Search code examples
pythonjsonindentation

How to read independent indented JSON objects from a file (JSON Lines but indented)?


I have a massive file storing JSON objects next to each other which was supposed to be in JSON Lines format, but I made the big mistake of storing them indented (hence each object taking multiple lines instead of one).
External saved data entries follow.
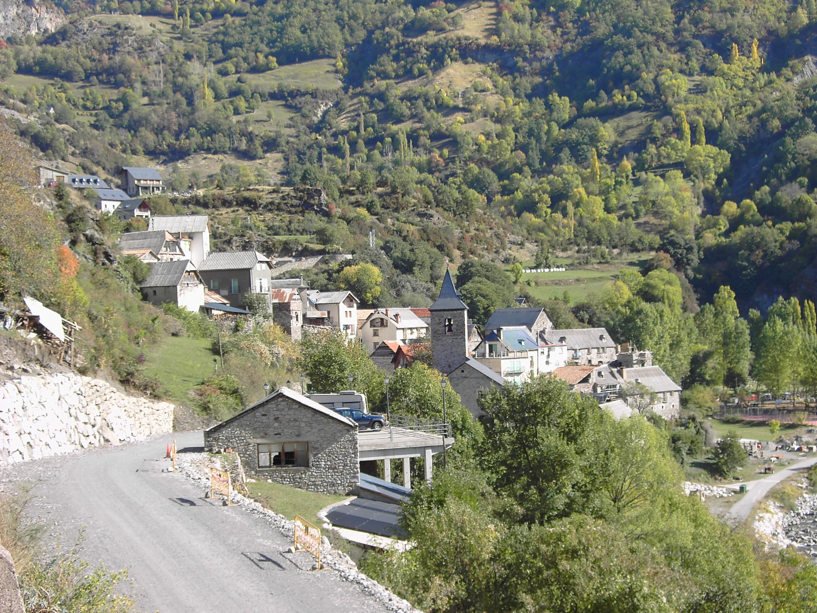 Obras de acondicionamiento de la entrada de San Juan de Plan, en octubre de 2007.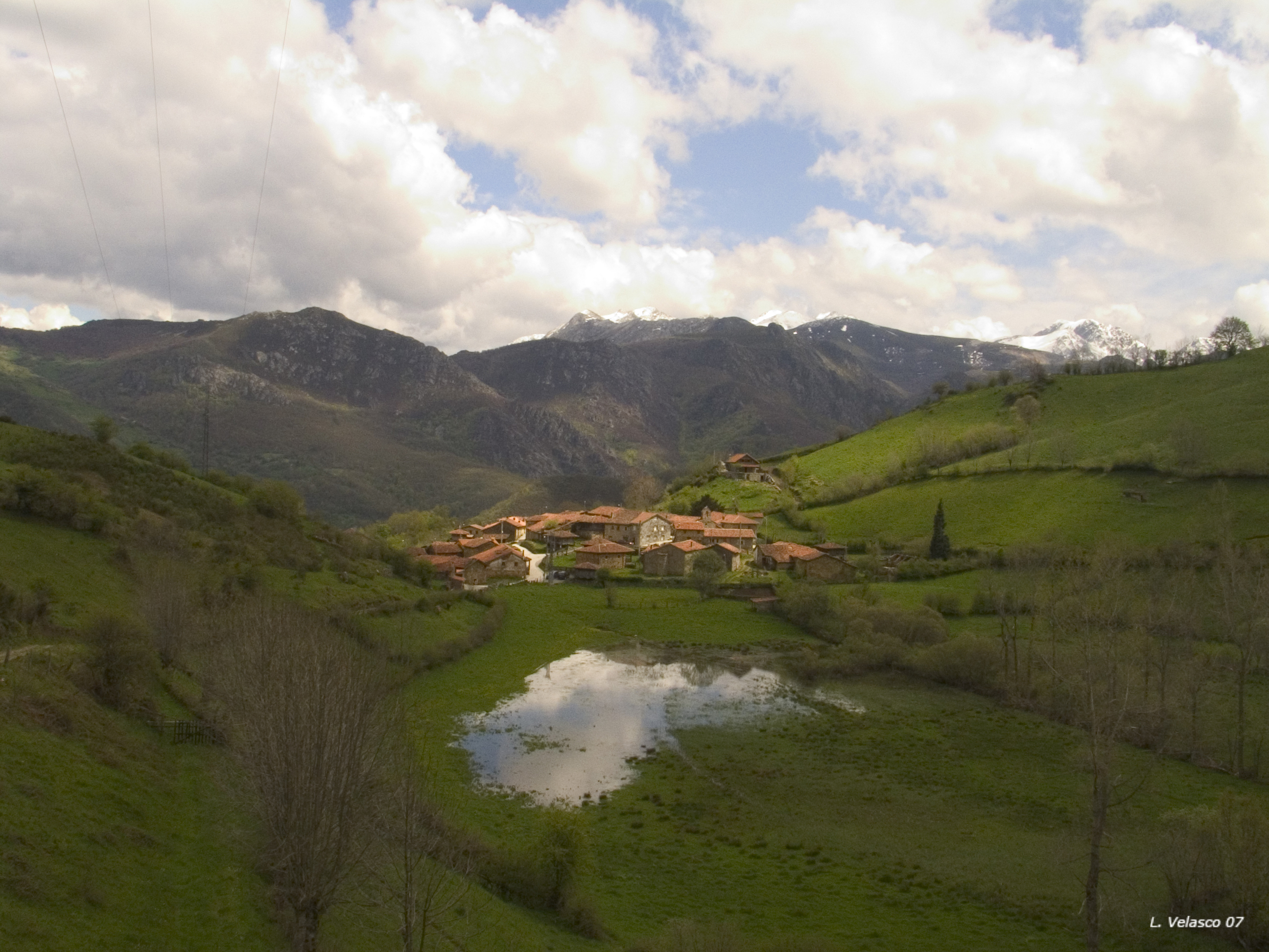 Vista del pueblo de La Focella Teverga Asturias, primavera de 2007.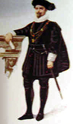 Cameriere segreti di spada e cappa, uniform

It has this format (notice that , is missing between objects):

{
    "contributors": null,
    "coordinates": null,
    "created_at": "Mon Sep 21 11:51:09 +0000 2020",
    "entities": {
        "hashtags": [],
        "symbols": []
    }
}
{
    "contributors": null,
    "coordinates": null,
    "created_at": "Mon Sep 21 11:51:09 +0000 2020",
    "entities": {
        "hashtags": [],
        "symbols": []
    }
}

All the project is made to work with non indented files (one JSON per line), and my idea was to transform this big JSON file to unindented format, but I'm struggling to find a way to read the file. The code I tried to transform it is:

import json
import sys
import os

FILE_INPUT='PathToTheBigFile'
FILE_OUTPUT='PathToConvertedFile'

tweets_list = []

for line in open(FILE_INPUT, 'r', encoding='utf-8'):
    tweets_list.append(json.loads(line))

with open(FILE_OUTPUT, 'a') as outfile:
    for tweet in tweets_list:
        outfile.write(json.dumps(tweet) + '\n')
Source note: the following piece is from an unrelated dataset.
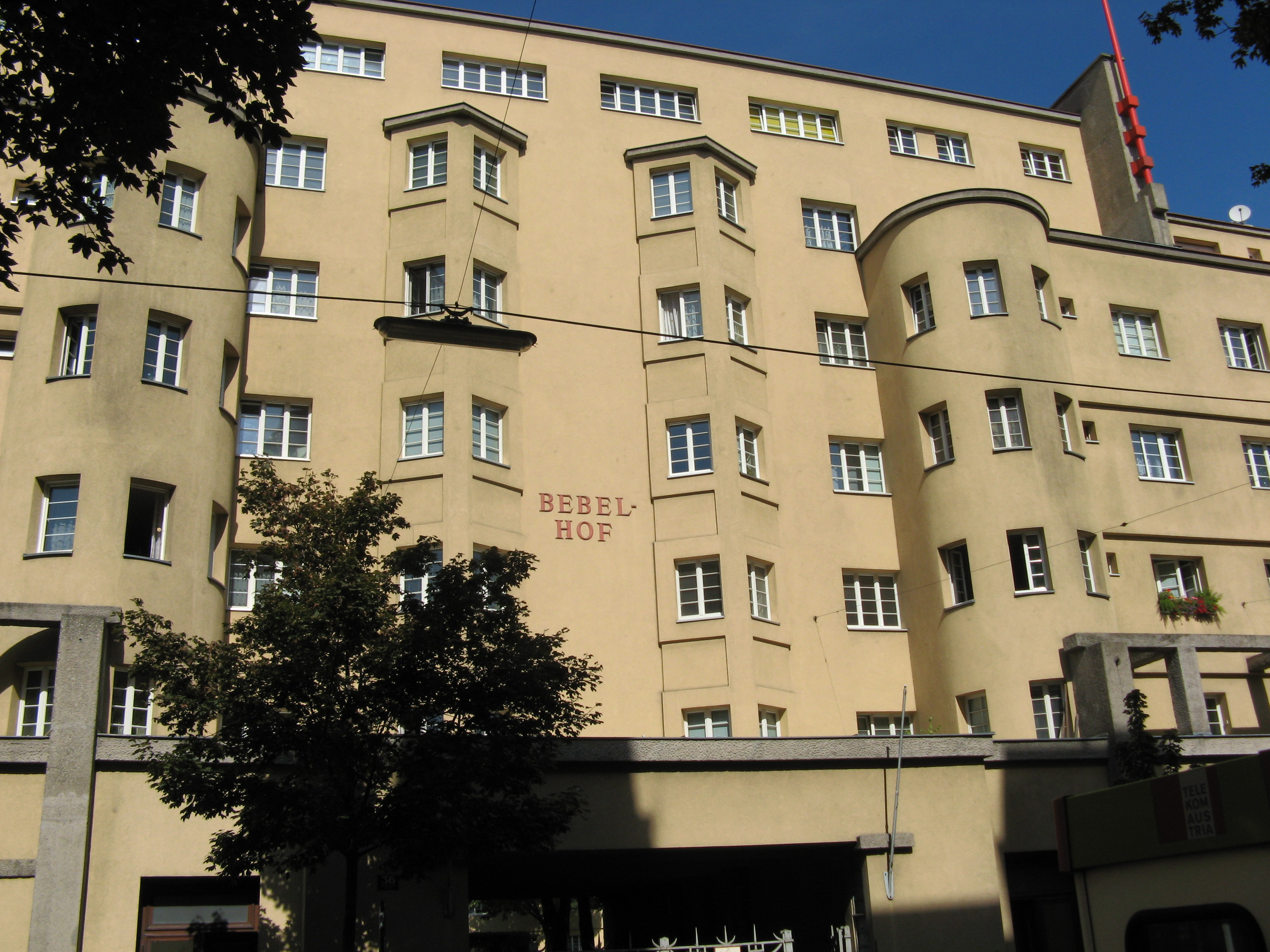 Wohnhausanlage Bebelhof (1925/26) in Wien-Meidling von Karl Ehn

And it works fine with non-indented files (it basically copies the file) but with the indented file this JSONDecodeError is raised:

json.decoder.JSONDecodeError: 
    Expecting property name enclosed in double quotes: line 2 column 1 (char 2)
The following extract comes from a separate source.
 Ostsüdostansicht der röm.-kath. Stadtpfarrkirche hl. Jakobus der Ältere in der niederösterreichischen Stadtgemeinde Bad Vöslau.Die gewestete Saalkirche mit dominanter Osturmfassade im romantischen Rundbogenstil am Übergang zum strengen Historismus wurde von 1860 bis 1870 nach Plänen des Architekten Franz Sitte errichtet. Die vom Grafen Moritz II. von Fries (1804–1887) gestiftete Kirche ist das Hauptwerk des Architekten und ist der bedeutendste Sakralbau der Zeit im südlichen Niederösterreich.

I have tried to do it in Python and also thought about doing it with Linux and tr commands or something like that, but I haven't found a way. I may try with other languages.

Any suggestion about how to do it?


Solution

  • The problem is that you have 2 objects next to each other in your JSON string/file. If you could add a comma between them (and wrap the whole thing in []), then you could parse it as an array of objects.

    Try something like this when reading in your file:

    import re
    
    with open(FILE_INPUT, 'r', encoding='utf-8') as file:
        json_data = re.sub(r"}\s*{", "},{", file.read())
        tweets_list.extend(json.loads("[" + json_data + "]"))
    

    Then, when writing your file, you should be saving it as an array of objects, instead of one object per-line. There's no reason to be calling json.dumps more than once.

    with open(FILE_OUTPUT, 'w') as outfile:
        outfile.write(json.dumps(tweets_list))
    

    Note I'm using 'w', so it's overwriting the file. You'll have you read in the whole file first so you can append to the array and write the whole file back out.


    If you are gonna be appending data to a file, and reading that file back in again, I'd suggest trying something like csv instead of json. You can easily append lines to a csv file without worry about parsing it back in later. Or maybe even an xml file could work here too.